◆ How to complete this task ◆
Give back an exact copy of the entries beneath, minus the pictures.

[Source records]

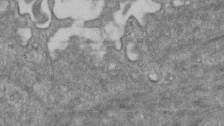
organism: Mouse
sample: Centriole in ependymal cells
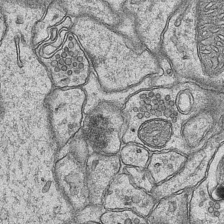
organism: Mouse
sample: CA1 Hippocampus
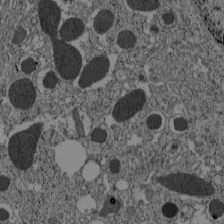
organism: C57BL Mouse
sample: Pancreatic islet
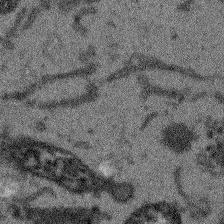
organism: Arabidopsis thaliana
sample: Root tip
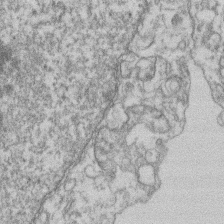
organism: Mouse
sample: T cell stromal cell synapse
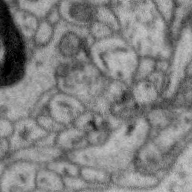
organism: Zebra finch
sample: Brain
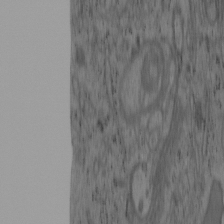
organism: Human
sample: HeLa cells
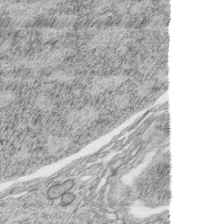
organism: Zebrafish
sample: synaptic ribbons in rod cells and cone cells
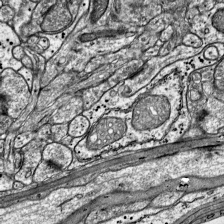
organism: Mouse
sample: Visual Cortex
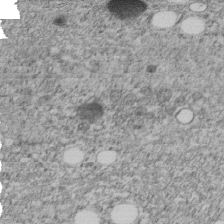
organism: C. elegans
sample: C. elegans embryo early stage
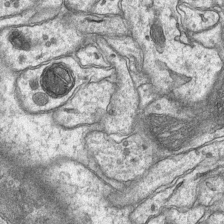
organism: Mouse
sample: CA1 Hippocampus
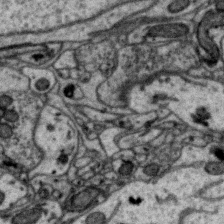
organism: Zebra finch
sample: Brain
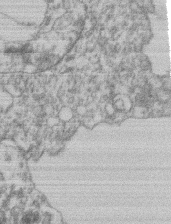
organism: Mouse
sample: T cell stromal cell synapse
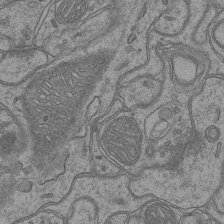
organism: Mouse
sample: CA1 Hippocampus
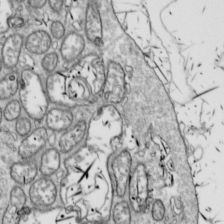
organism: Drosophila
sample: Cell division; meiosis; drosophila spermatocytes
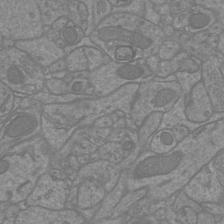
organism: Mouse
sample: Cortical neurons
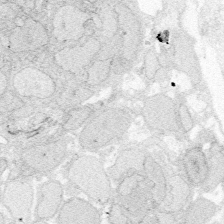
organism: Zebrafish
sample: Whole-Brain
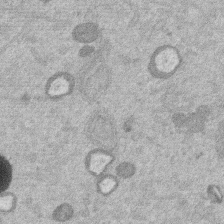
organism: Mouse
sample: Dividing mouse embryo 1 cell stage
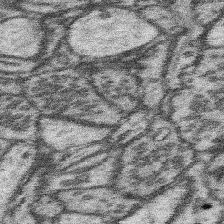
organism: Mouse
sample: Somatosensory cortex neuropil
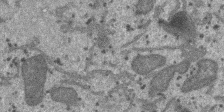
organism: Human
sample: Lung epithelial cells infected with SARS-CoV-2
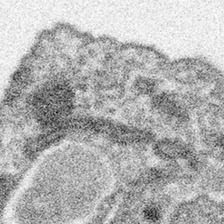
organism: Spongilla lacustris
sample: Neuroid cell
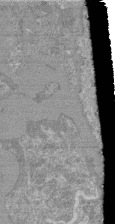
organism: Mouse
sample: Glomerulus
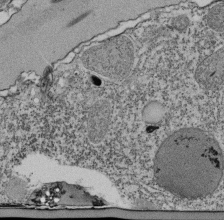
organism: Tetrahymena
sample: Cilia in tetrahymena
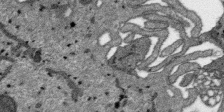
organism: Human
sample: Lung epithelial cells, uninfected (mock) control
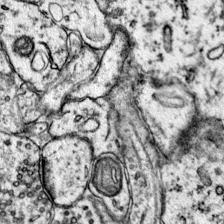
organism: Mouse
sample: Primary visual cortex
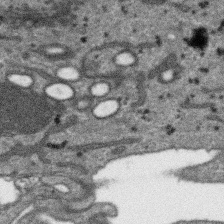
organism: Human
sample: Lung epithelial cells infected with SARS-CoV-2
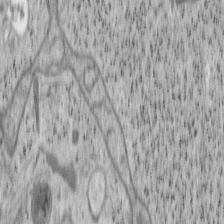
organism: Human
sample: HeLa cells
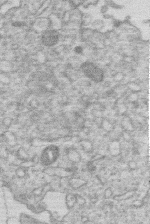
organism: Human
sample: Macrophage cells
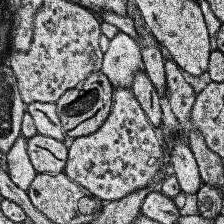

◆ Exercise result ◆
organism: Mouse
sample: Centriole in ependymal cells
organism: Mouse
sample: CA1 Hippocampus
organism: C57BL Mouse
sample: Pancreatic islet
organism: Arabidopsis thaliana
sample: Root tip
organism: Mouse
sample: T cell stromal cell synapse
organism: Zebra finch
sample: Brain
organism: Human
sample: HeLa cells
organism: Zebrafish
sample: synaptic ribbons in rod cells and cone cells
organism: Mouse
sample: Visual Cortex
organism: C. elegans
sample: C. elegans embryo early stage
organism: Mouse
sample: CA1 Hippocampus
organism: Zebra finch
sample: Brain
organism: Mouse
sample: T cell stromal cell synapse
organism: Mouse
sample: CA1 Hippocampus
organism: Drosophila
sample: Cell division; meiosis; drosophila spermatocytes
organism: Mouse
sample: Cortical neurons
organism: Zebrafish
sample: Whole-Brain
organism: Mouse
sample: Dividing mouse embryo 1 cell stage
organism: Mouse
sample: Somatosensory cortex neuropil
organism: Human
sample: Lung epithelial cells infected with SARS-CoV-2
organism: Spongilla lacustris
sample: Neuroid cell
organism: Mouse
sample: Glomerulus
organism: Tetrahymena
sample: Cilia in tetrahymena
organism: Human
sample: Lung epithelial cells, uninfected (mock) control
organism: Mouse
sample: Primary visual cortex
organism: Human
sample: Lung epithelial cells infected with SARS-CoV-2
organism: Human
sample: HeLa cells
organism: Human
sample: Macrophage cells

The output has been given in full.